ITAGAKI Takahiro wrote:
> But the method has the above problem. So I suggest to use whether
> the right link points to the next adjacent page or not.
>     if (opaque->btpo_next != P_NONE && opaque->btpo_next != blkno + 1)
>         stat->fragments++;

Well, in that way, following two conditions,
   [1] [x] [2] [y] [3]
   [3] [x] [2] [y] [1]
will be calculated as same fragmentation ratio(100%), I can't agree
with that, because both will generate different costs while index scan
in the real world (I don't care about page splitting algorithm now).

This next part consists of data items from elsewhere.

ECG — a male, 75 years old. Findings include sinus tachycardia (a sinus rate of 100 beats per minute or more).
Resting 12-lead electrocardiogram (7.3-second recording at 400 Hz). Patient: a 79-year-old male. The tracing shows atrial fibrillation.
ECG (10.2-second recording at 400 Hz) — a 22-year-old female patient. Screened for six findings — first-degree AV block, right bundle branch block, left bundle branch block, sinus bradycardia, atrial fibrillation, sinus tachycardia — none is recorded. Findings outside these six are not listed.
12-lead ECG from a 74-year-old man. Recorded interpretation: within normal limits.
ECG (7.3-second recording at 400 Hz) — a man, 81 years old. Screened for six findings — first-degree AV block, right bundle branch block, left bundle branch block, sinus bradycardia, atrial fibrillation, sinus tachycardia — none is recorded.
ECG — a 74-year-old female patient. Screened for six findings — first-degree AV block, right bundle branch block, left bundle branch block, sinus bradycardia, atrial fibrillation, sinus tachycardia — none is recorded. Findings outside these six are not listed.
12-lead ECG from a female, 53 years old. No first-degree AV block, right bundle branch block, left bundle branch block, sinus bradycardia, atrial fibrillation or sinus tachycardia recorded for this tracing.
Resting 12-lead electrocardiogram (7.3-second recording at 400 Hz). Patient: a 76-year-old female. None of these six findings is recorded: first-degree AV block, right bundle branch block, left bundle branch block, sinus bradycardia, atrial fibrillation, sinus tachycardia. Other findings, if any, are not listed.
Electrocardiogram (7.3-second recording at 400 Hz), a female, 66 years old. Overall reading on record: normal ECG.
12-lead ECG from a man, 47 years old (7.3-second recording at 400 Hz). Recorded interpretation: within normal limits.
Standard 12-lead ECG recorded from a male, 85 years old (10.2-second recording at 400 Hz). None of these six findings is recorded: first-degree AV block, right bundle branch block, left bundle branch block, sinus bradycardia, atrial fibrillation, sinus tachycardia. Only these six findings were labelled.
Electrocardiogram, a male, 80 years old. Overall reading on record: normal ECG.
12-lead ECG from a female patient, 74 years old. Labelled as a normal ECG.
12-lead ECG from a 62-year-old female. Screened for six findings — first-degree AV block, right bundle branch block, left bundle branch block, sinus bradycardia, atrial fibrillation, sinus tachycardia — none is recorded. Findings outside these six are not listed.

If we think 'fragmentation' more strictly, the fragmentation ratio
should be calculated with 'distance' and 'direction' of the block
ordering and positions, because
   [1] [x] [y] [z] [2]
   [2] [x] [y] [1] [z]
have different costs each.

However, in such way, if I get '57.6%' as a fragmentation radio,
what does it mean? What can I do next? Two cases (forward ordered blocks
with some gaps, and backward ordered blocks with some gaps) are clearly
different, but will result same radios.

Understanding and estimating real cost of the index scan is difficult.
So I want to think 'fragmentation radio' simply,
"How many backward seeks will occur while your index scan?".

I guess, in some cases, people will want to know more detailed information,
but most people need a tool which is easy to use and easy to understand.
And I believe present calculation is good enough.